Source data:
-=-=-=-=-

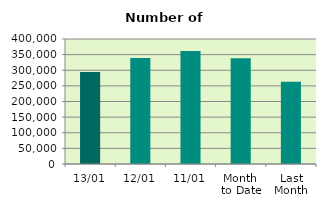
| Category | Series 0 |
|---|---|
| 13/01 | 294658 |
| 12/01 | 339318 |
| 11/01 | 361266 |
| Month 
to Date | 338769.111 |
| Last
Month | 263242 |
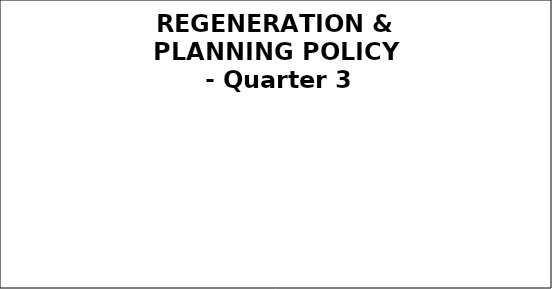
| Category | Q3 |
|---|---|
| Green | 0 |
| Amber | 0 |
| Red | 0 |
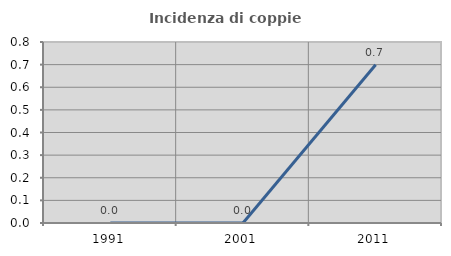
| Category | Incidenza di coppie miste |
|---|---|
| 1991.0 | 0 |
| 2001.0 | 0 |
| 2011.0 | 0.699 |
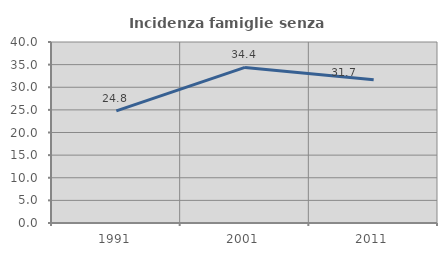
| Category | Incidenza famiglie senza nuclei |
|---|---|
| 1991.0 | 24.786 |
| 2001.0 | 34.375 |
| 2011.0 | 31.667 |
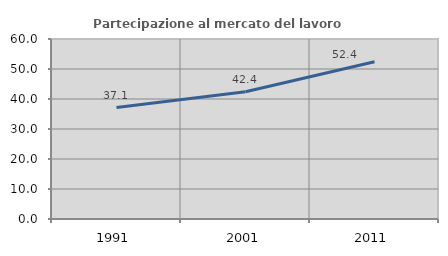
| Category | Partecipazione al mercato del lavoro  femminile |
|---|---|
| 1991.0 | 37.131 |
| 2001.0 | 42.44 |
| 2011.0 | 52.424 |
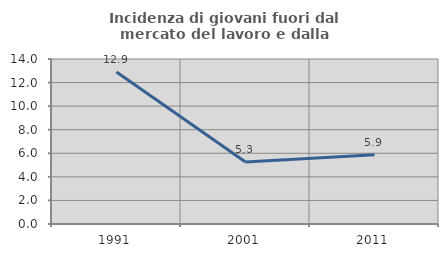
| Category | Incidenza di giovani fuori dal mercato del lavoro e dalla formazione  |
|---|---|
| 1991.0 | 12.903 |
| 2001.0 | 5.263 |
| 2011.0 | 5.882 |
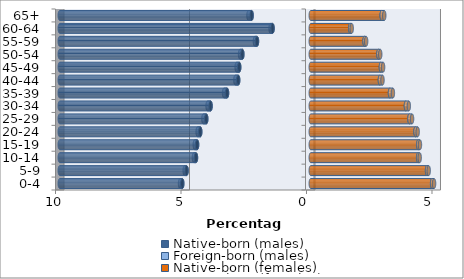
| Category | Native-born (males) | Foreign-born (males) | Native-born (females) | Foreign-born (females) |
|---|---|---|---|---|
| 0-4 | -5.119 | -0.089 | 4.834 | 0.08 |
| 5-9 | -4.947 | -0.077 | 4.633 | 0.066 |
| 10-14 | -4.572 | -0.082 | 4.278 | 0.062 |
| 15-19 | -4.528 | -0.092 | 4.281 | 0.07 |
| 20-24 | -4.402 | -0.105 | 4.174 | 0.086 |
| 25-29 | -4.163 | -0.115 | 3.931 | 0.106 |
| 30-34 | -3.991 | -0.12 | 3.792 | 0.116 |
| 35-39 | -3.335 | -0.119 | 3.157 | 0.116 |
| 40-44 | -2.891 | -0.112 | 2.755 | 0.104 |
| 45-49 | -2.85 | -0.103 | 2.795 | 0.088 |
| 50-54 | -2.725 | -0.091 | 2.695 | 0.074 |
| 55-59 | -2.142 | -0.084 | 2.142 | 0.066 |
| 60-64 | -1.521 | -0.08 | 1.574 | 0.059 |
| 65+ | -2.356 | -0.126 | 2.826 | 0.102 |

-=-=-=-=-

» Your instructions
Quote word for word only the lines above from the one containing "coppie miste |" through the one containing "4.633 | 0.066 |". Pictures stay out of your copy.

» Problem solution
| Category | Incidenza di coppie miste |
|---|---|
| 1991.0 | 0 |
| 2001.0 | 0 |
| 2011.0 | 0.699 |
| Category | Incidenza famiglie senza nuclei |
|---|---|
| 1991.0 | 24.786 |
| 2001.0 | 34.375 |
| 2011.0 | 31.667 |
| Category | Partecipazione al mercato del lavoro  femminile |
|---|---|
| 1991.0 | 37.131 |
| 2001.0 | 42.44 |
| 2011.0 | 52.424 |
| Category | Incidenza di giovani fuori dal mercato del lavoro e dalla formazione  |
|---|---|
| 1991.0 | 12.903 |
| 2001.0 | 5.263 |
| 2011.0 | 5.882 |
| Category | Native-born (males) | Foreign-born (males) | Native-born (females) | Foreign-born (females) |
|---|---|---|---|---|
| 0-4 | -5.119 | -0.089 | 4.834 | 0.08 |
| 5-9 | -4.947 | -0.077 | 4.633 | 0.066 |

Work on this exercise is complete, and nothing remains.